DATASET RECORDS START

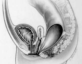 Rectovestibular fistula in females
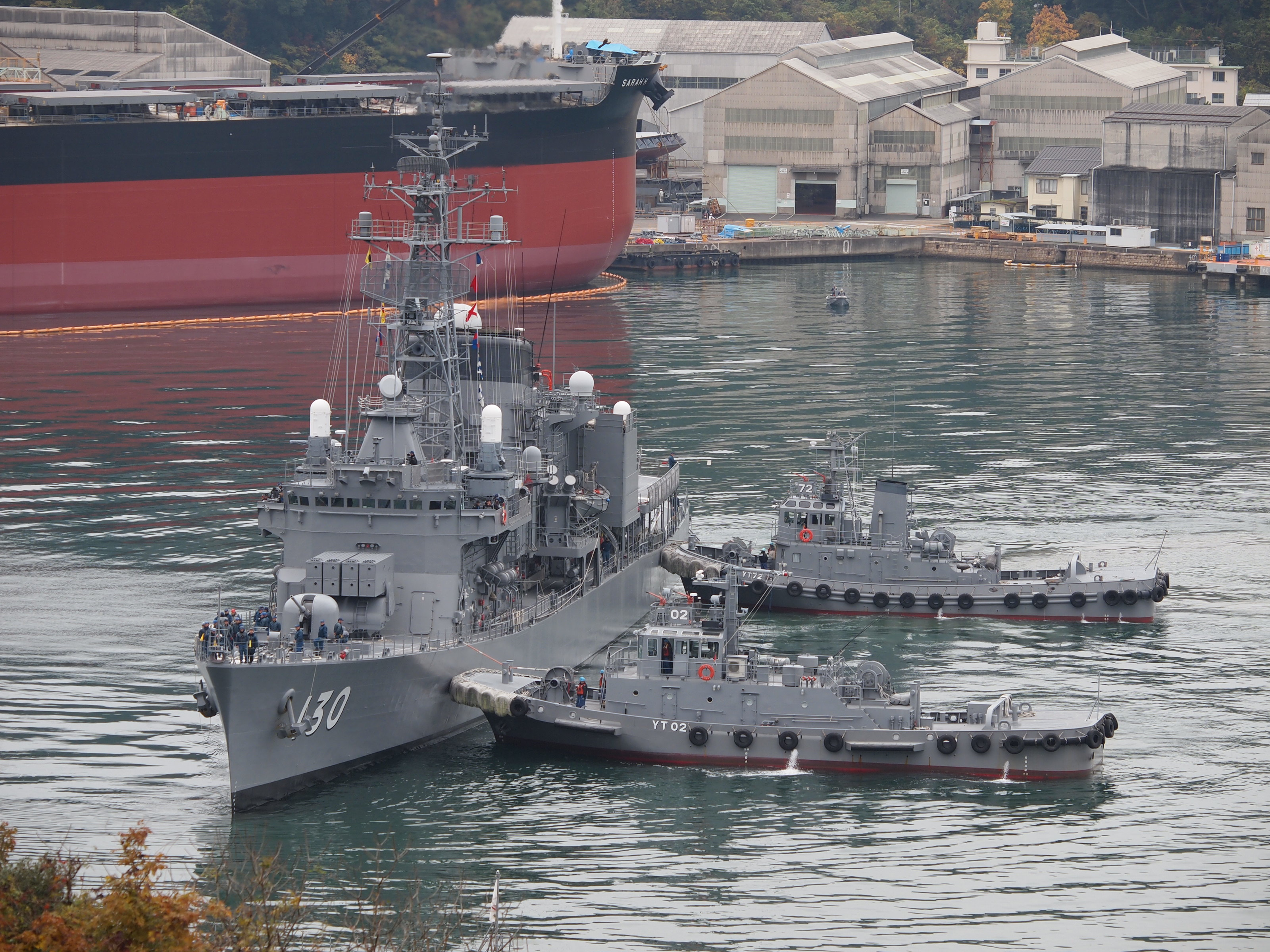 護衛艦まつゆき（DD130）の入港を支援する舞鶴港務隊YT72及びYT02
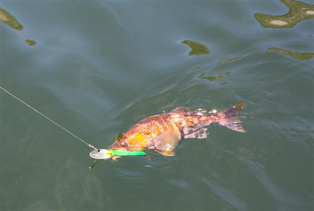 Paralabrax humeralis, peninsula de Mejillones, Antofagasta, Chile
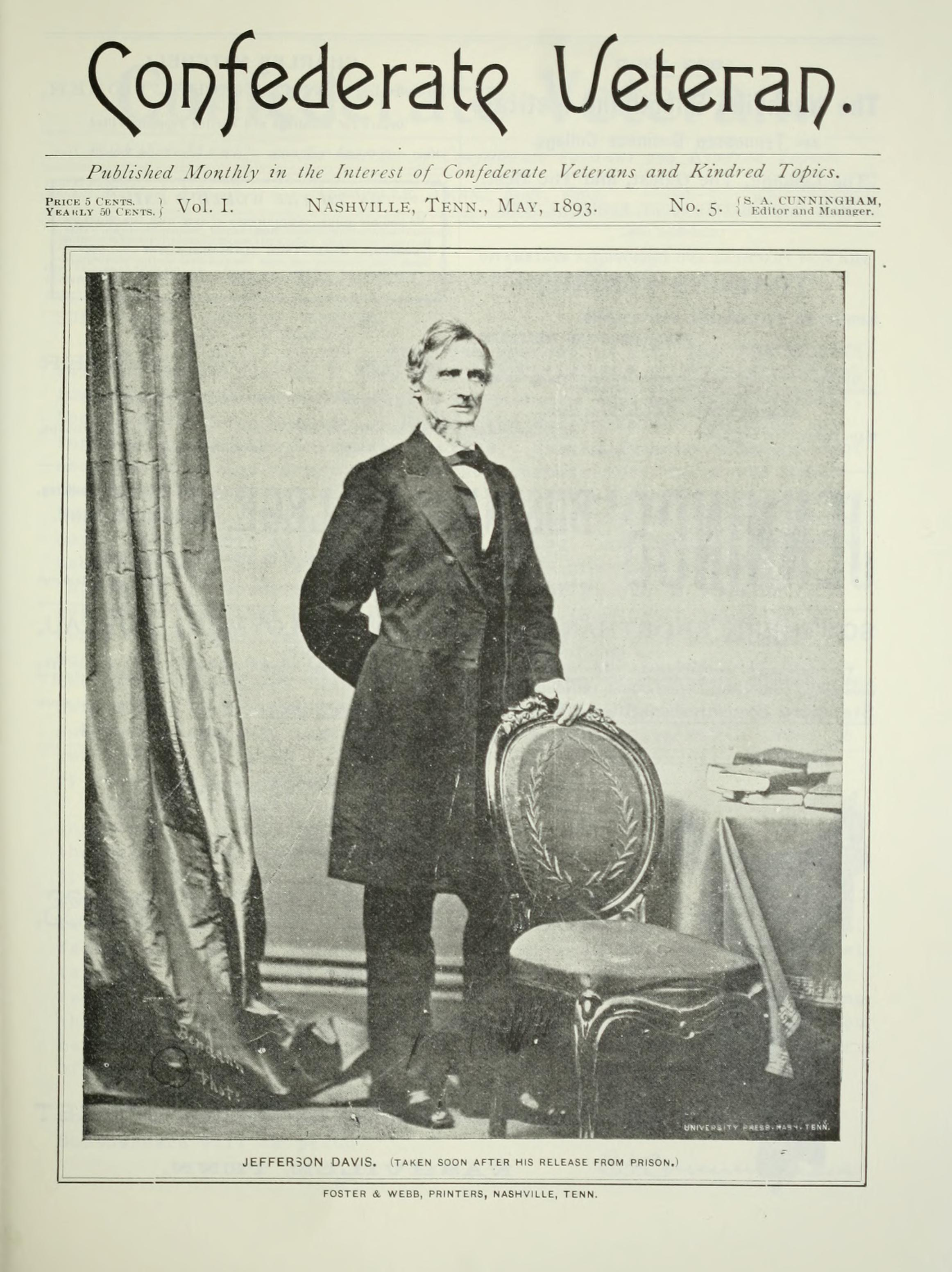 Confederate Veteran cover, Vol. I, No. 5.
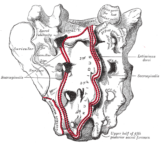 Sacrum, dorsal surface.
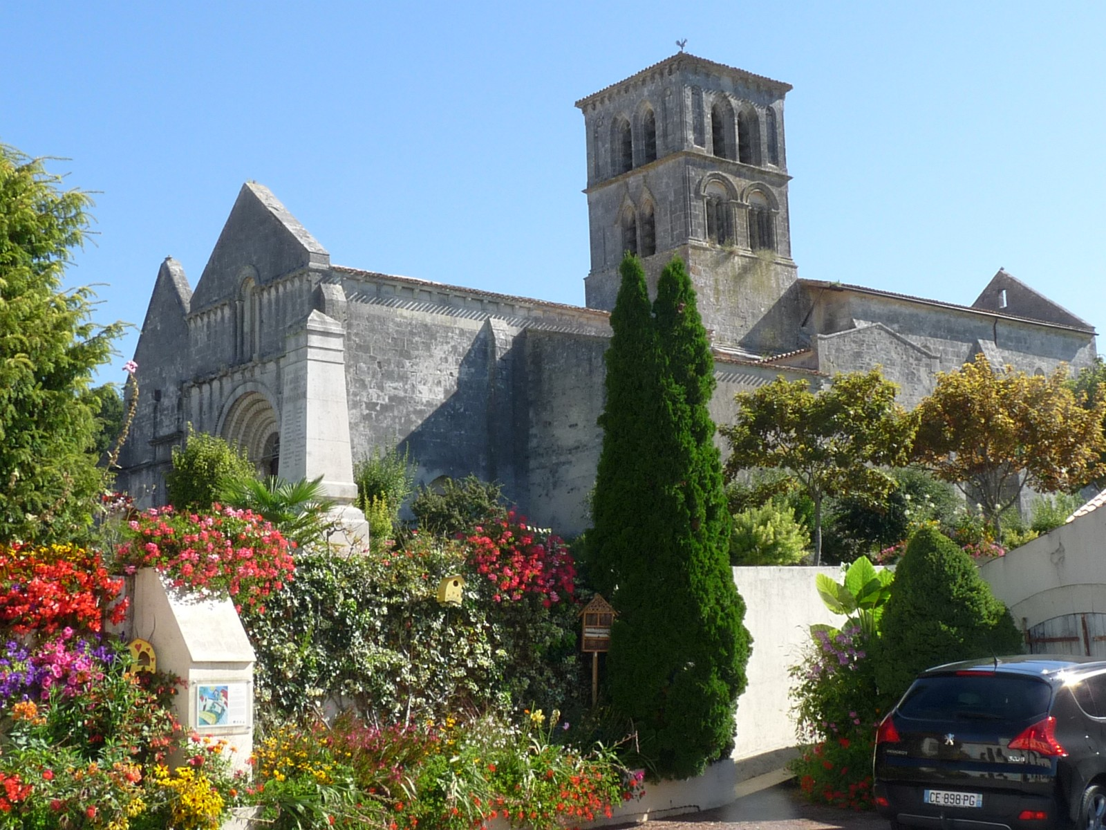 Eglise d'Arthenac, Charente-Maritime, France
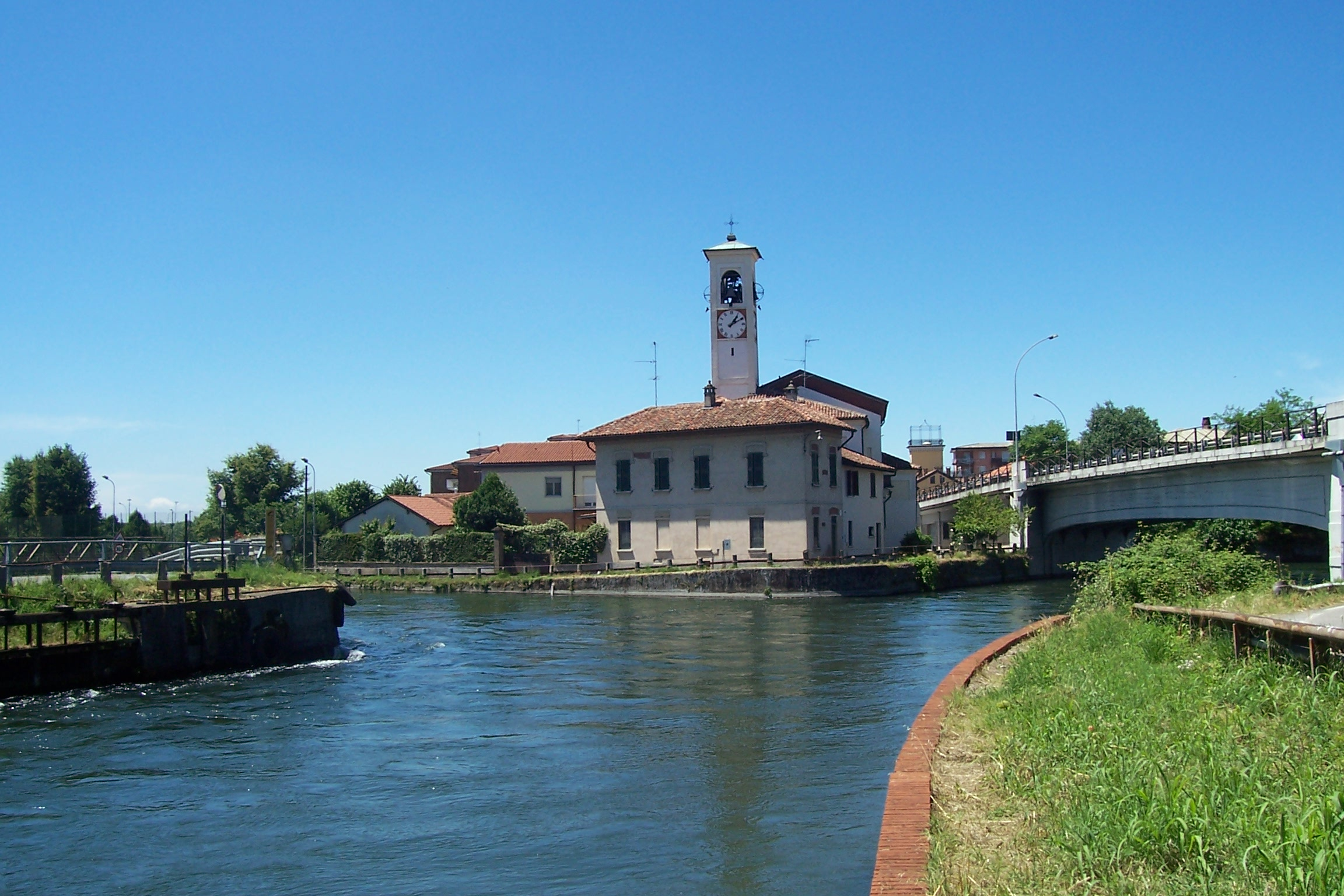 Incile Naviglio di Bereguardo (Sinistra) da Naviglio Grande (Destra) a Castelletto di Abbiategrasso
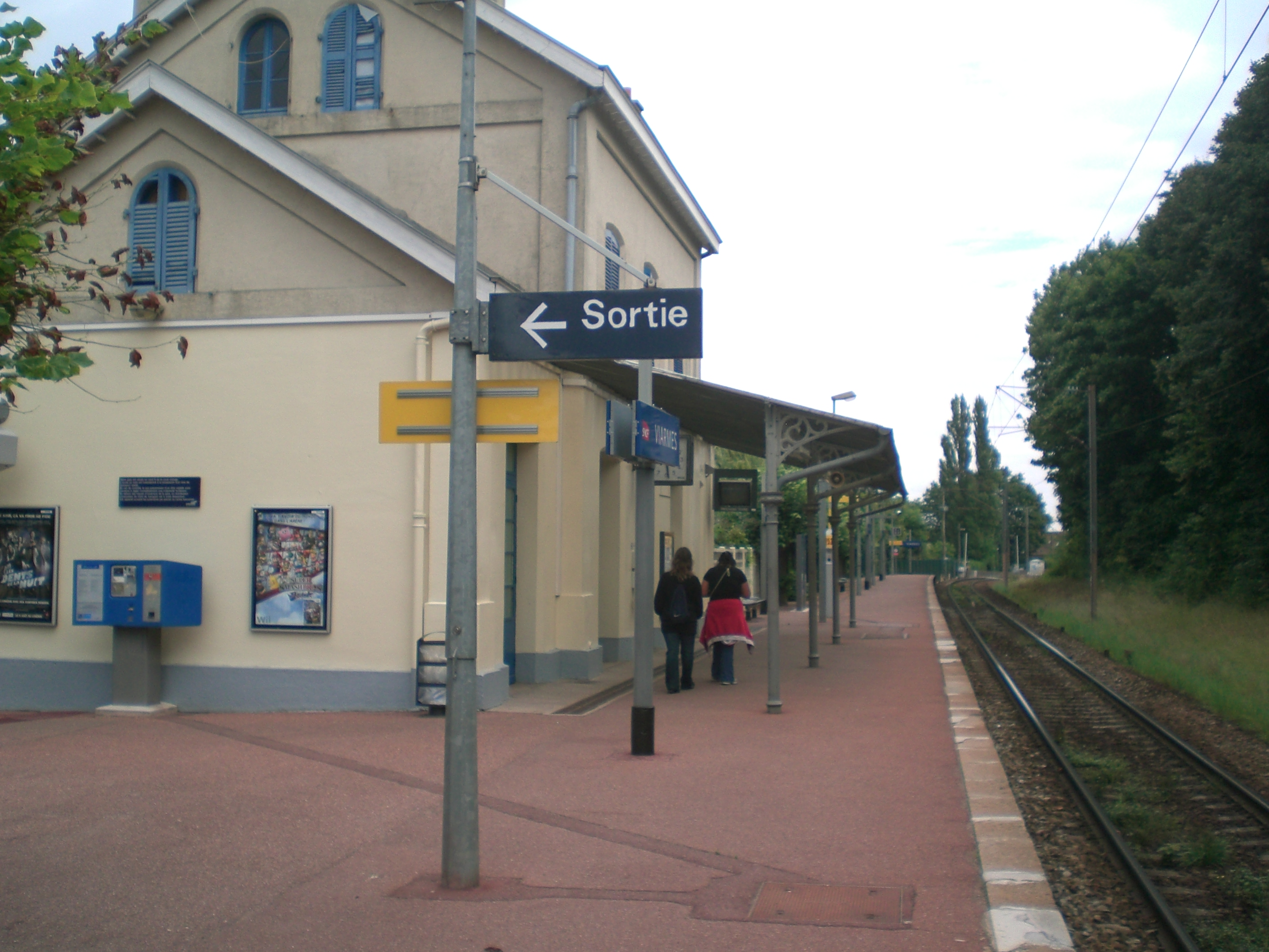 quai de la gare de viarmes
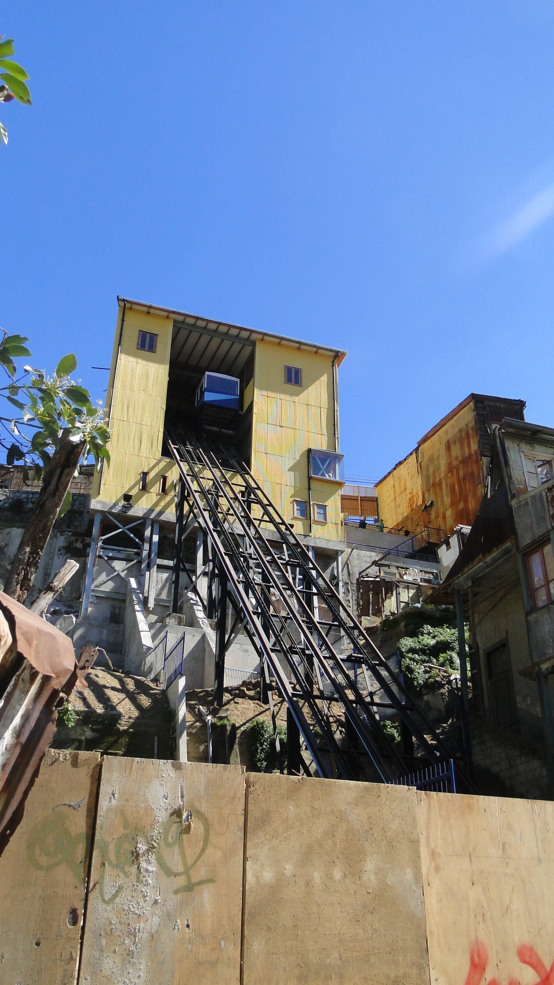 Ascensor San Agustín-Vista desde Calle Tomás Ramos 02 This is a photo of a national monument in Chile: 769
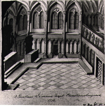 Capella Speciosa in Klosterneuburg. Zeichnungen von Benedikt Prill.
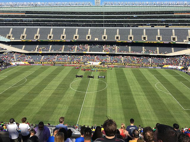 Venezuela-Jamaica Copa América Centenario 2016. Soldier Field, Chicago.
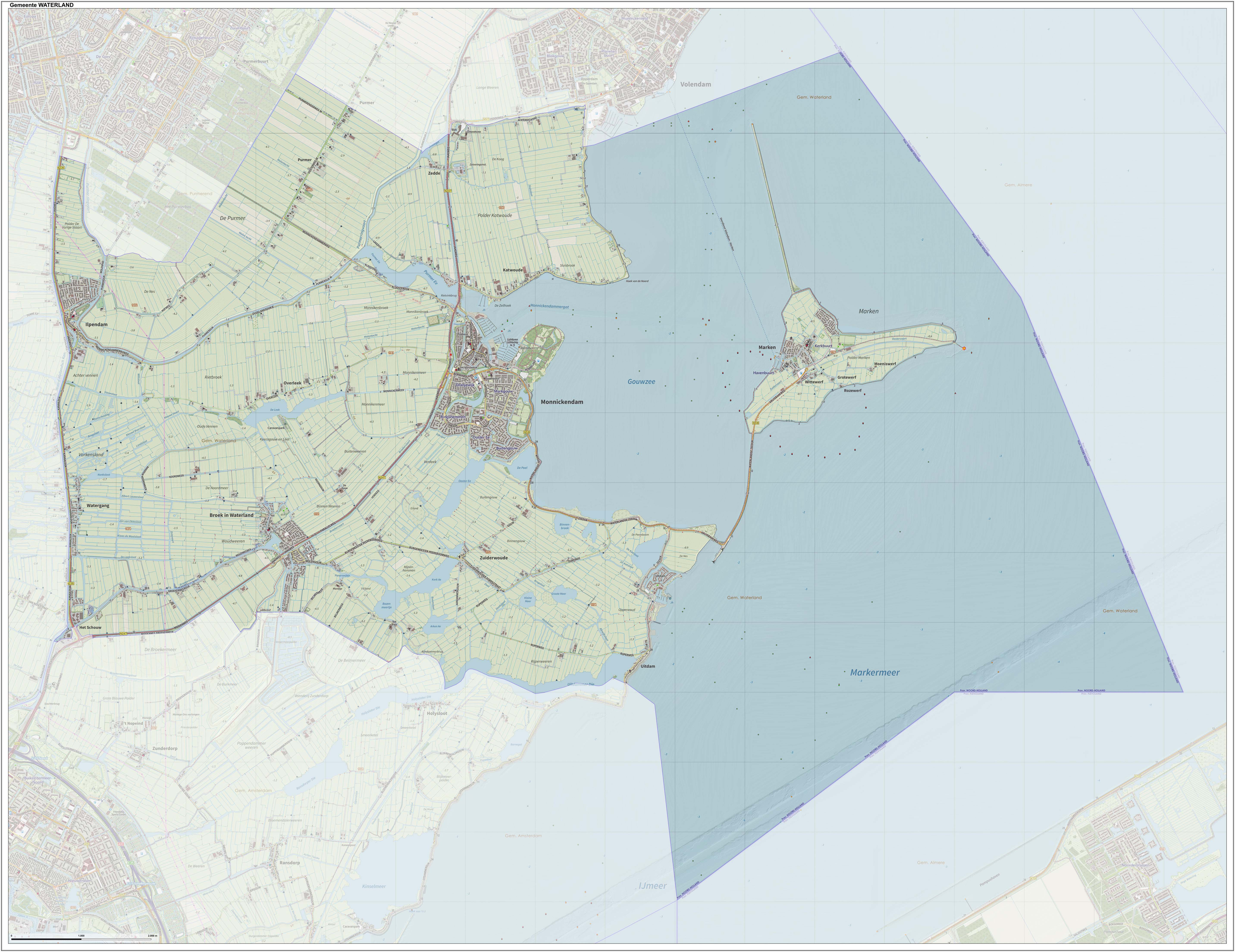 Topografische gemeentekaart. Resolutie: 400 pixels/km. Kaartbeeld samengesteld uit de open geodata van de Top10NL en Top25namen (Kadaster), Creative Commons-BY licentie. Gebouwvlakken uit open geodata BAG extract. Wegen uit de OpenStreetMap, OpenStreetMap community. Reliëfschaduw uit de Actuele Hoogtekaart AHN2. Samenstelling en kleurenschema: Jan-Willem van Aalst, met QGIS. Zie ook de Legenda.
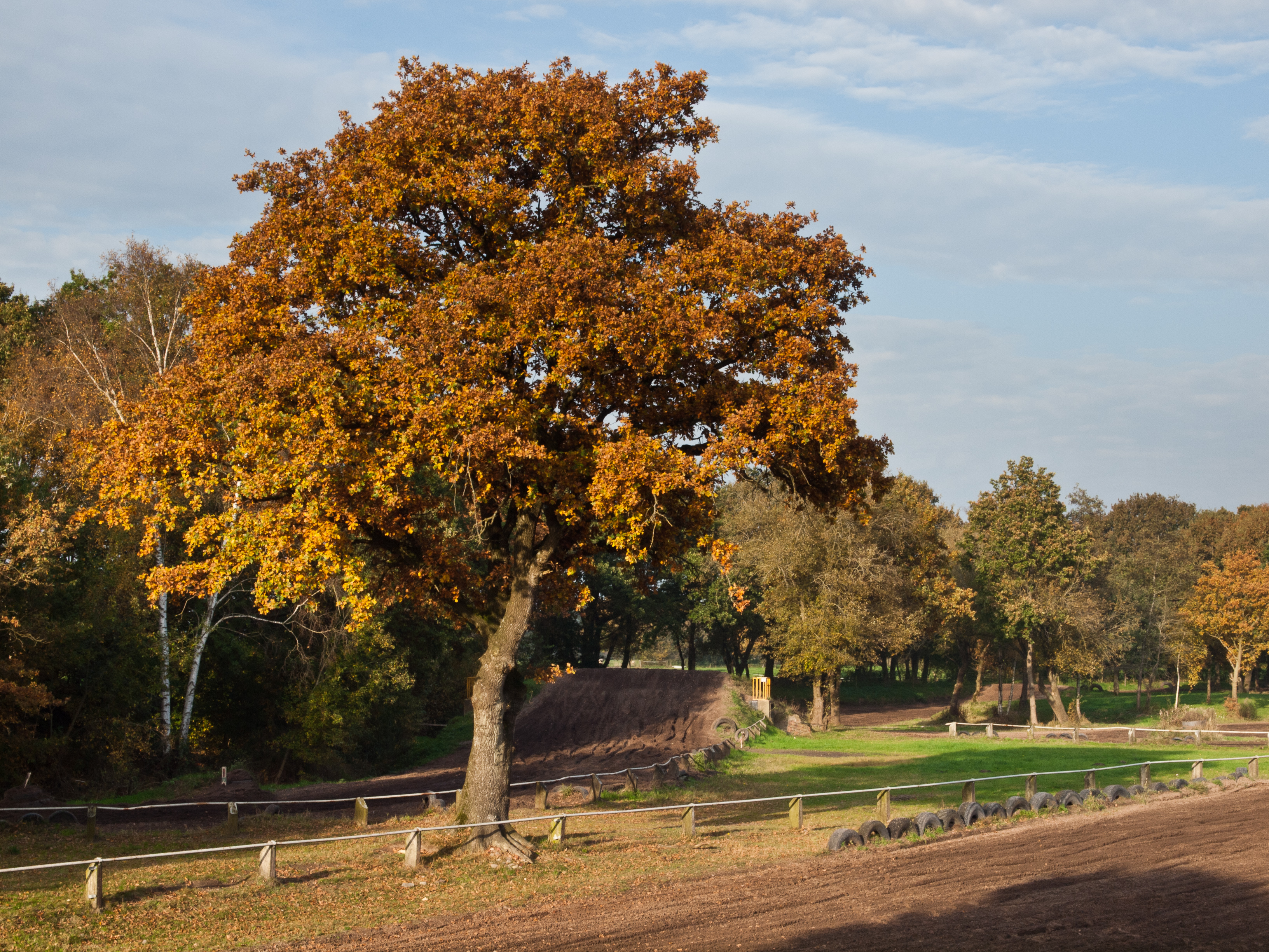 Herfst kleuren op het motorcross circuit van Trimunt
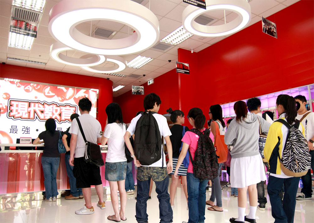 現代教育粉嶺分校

DATASET RECORDS END

- DESCRIPTION OF THE TASK
Give back exactly the lines from the line with "Herfst kleuren op" through the end of the material above, inclusive, with no pictures.

- EXERCISE SOLUTION
 Herfst kleuren op het motorcross circuit van Trimunt
 現代教育粉嶺分校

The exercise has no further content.